“The plan was to sell loans, collect commissions, and then walk away when the loans defaulted and let the bank fail. (The mafia calls this technique a ‘bust out.’)”

Clark M. weighs in on America’s financial crisis:
US Dollar

The collapse of the financial system is not an unfortunate by-product of deregulation; it was a cold and calculated criminal enterprise.

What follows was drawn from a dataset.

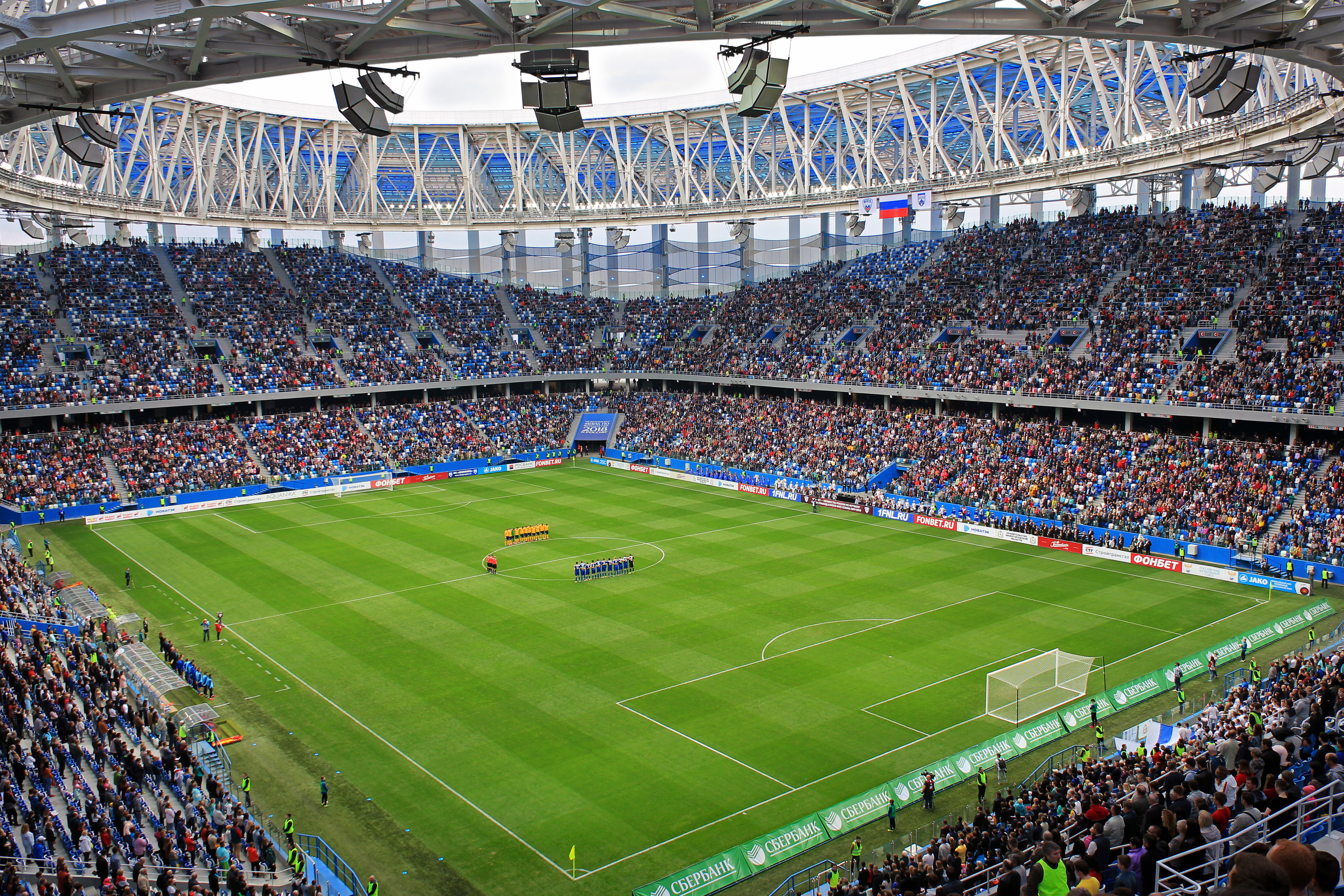 Стадион "Нижний Новгород". Матч 6 мая 2018 г. — ФК «Олимпиец» (Нижний Новгород) — ФК «Луч Энергия» (Владивосток)
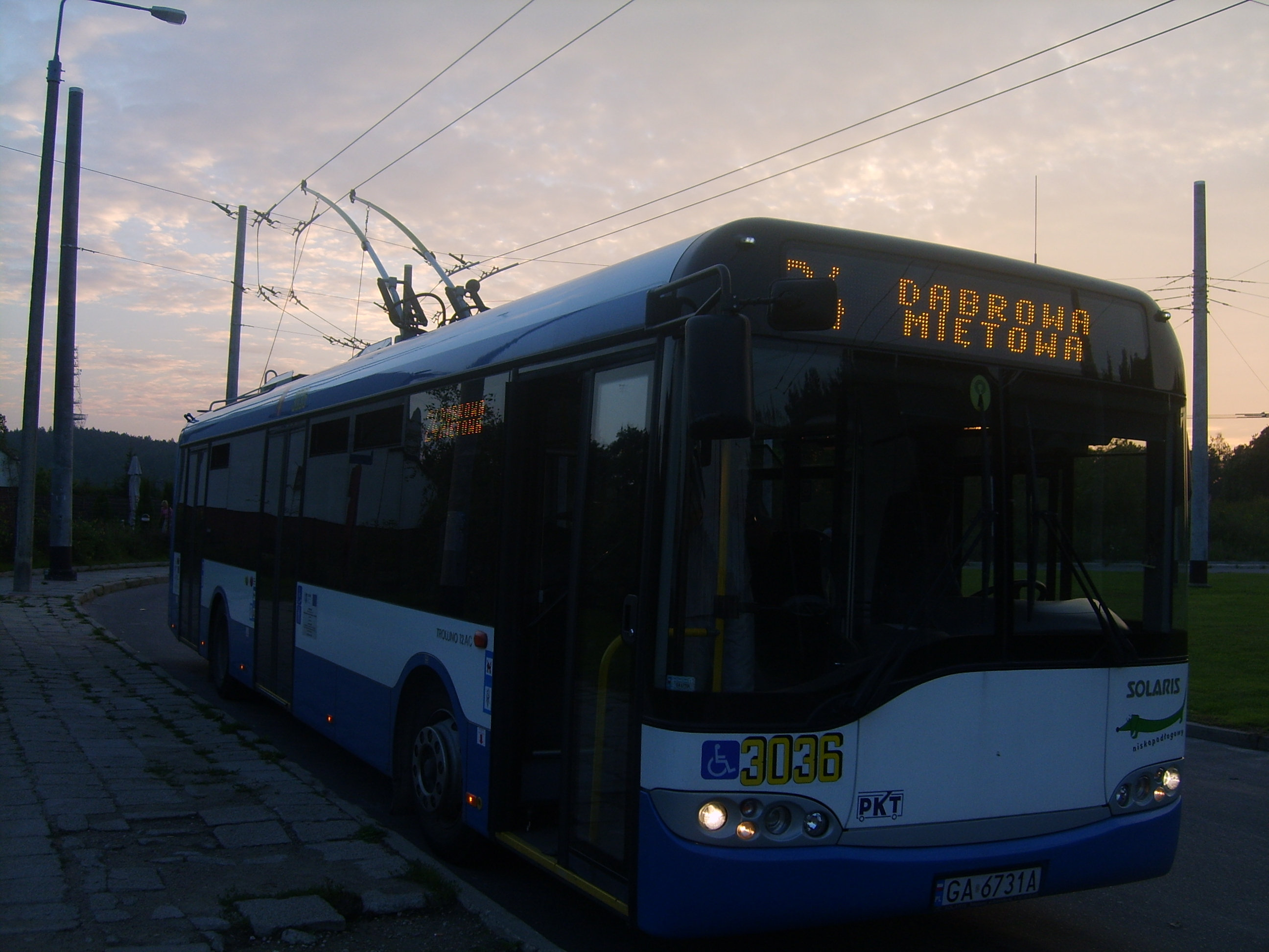 Trolejbus Solaris Trollino 12AC (3036) na pętli Dąbrowa Miętowa w Gdyni.

The conspirators had a dry run in Chicago in 2001. Close to 1,500 people lost much of their life savings when Superior Bank of Chicago went bankrupt with a billion dollars in deposits. The bank sold bonds secured by subprime mortgages. The plan was to sell loans, collect commissions, and then walk away when the loans defaulted and let the bank fail. (The mafia calls this technique a “bust out.”) In 2002 when this scheme was rolled out nationally, all 50 attorneys general pleaded with the George W Bush administration to stop the predatory lending practices they knew would lead to the collapse we see today. Instead of helping, in 2003 Bush invoked a clause from the 1863 National Bank Act nullifying all state predatory lending laws. The Office of the Comptroller of the Currency (OCC) also created new rules that prevented states from enforcing any of their own consumer protection laws against national banks.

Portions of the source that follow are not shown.